Num ano decisivo para a Europa, o politólogo Bernardo Pires de Lima faz-se à estrada para percorrer as 28 capitais da União Europeia. Depois de muitas conversas, encontros improváveis e perceções surpreendentes, vai juntar os 28 ensaios num livro. Até lá, a Eurovisão será emitida aqui, na Volta ao Mundo.
Zagreb, Croácia
Foi a dignidade de uma estátua em movimento que me fez recuar no tempo. A icónica imagem de Dražen Petrović, o mítico basquetebolista croata estrela da NBA nos anos 1990 e desaparecido num violento desastre automóvel no pico da carreira, estava ali em frente ao pavilhão com o seu nome. Petrović está para Zagreb e para a Croácia, como Michael Jordan está para Chicago e para os EUA, não é por acaso que as estátuas nessas duas cidades são de puro bailado esculpido no bronze. Zagreb é uma capital de centro da Europa geograficamente nos Balcãs, o que aliás enquadra bem o pensamento político reinante no país: evitar muita colagem com o resto dos Balcãs ocidentais e ser mais activo entre os europeus integrados e normalizados na recente história continental, para passar a ser um deles. Para que isso aconteça é fundamental ter uma estabilidade política e social valorizada, uma diplomacia inteligente, alguns atrativos estratégicos e uma sólida identidade nacional. Afinal de contas, a Croácia é o membro mais novo da União Europeia.
É aqui que entra o meu recuo temporal e as primeiras imagens que me lembro de associar à Croácia, precisamente essa personalidade internacional pós-jugoslava assente no desporto de massas. Aliás, foi essa a estratégia do presidente Tudman, o primeiro da Croácia independente, que dizia ser o desporto “a primeira coisa pela qual se conseguem distinguir as nações a seguir à guerra”. Recordo a final do torneio olímpico de basquetebol em 1992, só perdida para o mítico Dream Team de Jordan, Magic Johnson e Larry Bird. Depois, a chegada de Petrović ao estrelato quase inatingível da NBA. Por fim, a chegada da geração de ouro ao auge da grandes competições de futebol, no Euro 96 e no Mundial de 98 (3º lugar), sempre em volta daquele quinteto maravilha campeão do mundo de sub-20, em 1987, então com a camisola da Jugoslávia – Šuker, Boban, Jarni, Štimac e Prosinečki. O desporto não ajudou só a solidificar rapidamente a nação croata numa região de guerras, como projectou os seus predestinados entre os melhores do mundo.

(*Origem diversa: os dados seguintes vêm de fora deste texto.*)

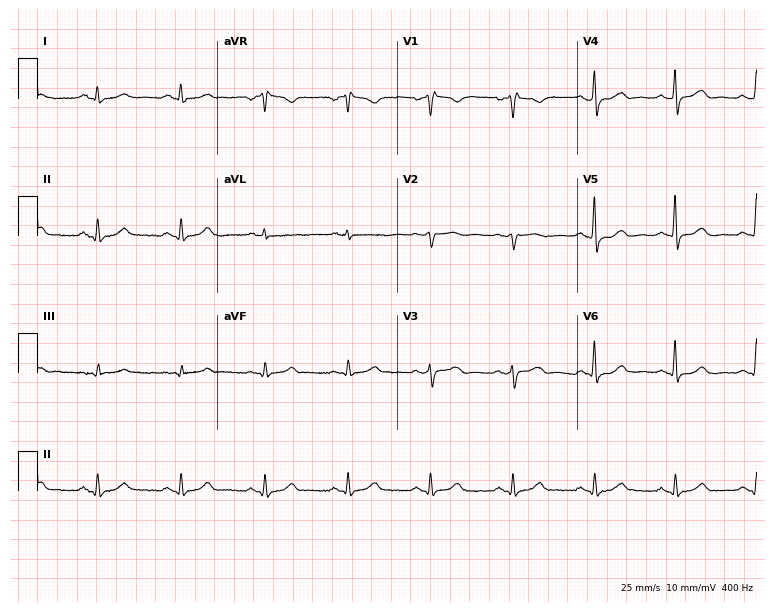
Standard 12-lead ECG recorded from a 61-year-old male patient (7.3-second recording at 400 Hz). None of these six findings is recorded: first-degree AV block, right bundle branch block (RBBB), left bundle branch block (LBBB), sinus bradycardia, atrial fibrillation (AF), sinus tachycardia. Findings outside these six are not listed.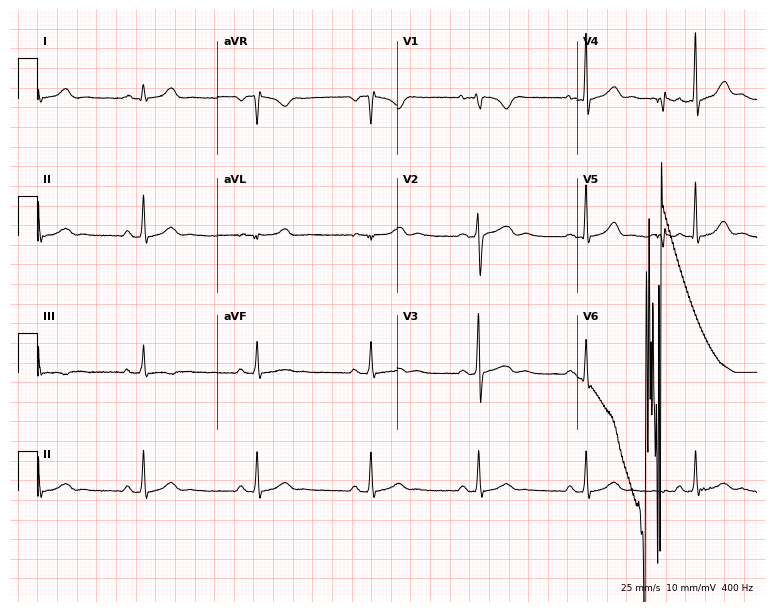
Resting 12-lead electrocardiogram (7.3-second recording at 400 Hz). Patient: a 22-year-old female. Read as a normal ECG.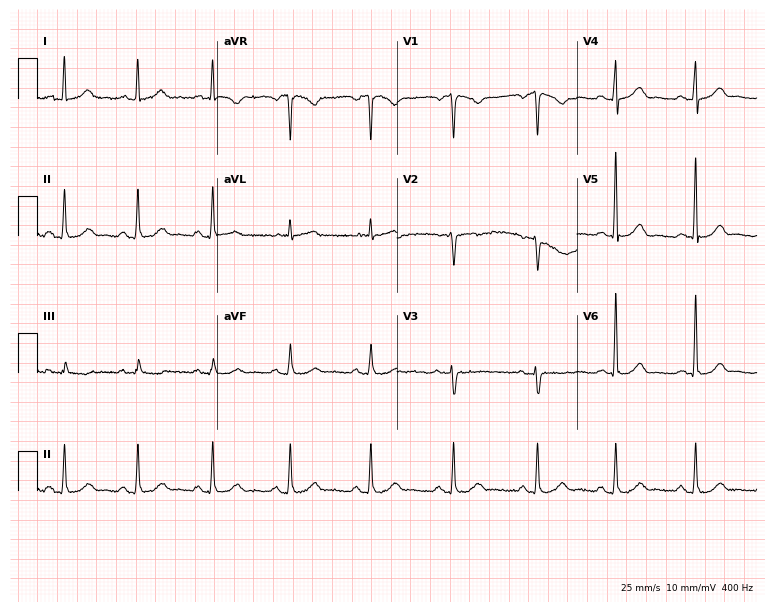
Standard 12-lead ECG recorded from a 51-year-old female. Read as a normal ECG.

Estou numa cidade confiante. Com alguma oferta sofisticada, cuidada, as ruas vividas no meio do cheiro a escapada de verão para a lindíssima Dalmácia. O restaurante do Boban está cheio e as vielas até à colina de Gornji Grad não se fazem sem parar no museu das relações interrompidas, na igreja de São Marcos, com os telhados coloridos com os brasões do reino da Croácia (séculos XVI e XVII) e da cidade de Zagreb, no centro da praça com o mesmo nome e que alberga a sede do governo e o parlamento, no museu de arte naïf, ou à volta de um bom vinho branco gelado e de umas maravilhosas rãs fritas com presunto no Didov San. Desço até à praça Ban Jelačić, passo pela catedral, vou mercado tradicional de Dolac. Ando, ando e ando. Entro no museu das ilusões, no teatro nacional, no clássico Mimara. Até regressar ao emblemático Petrović, essa tal estátua em movimento que tão bem me conduziu por Zagreb.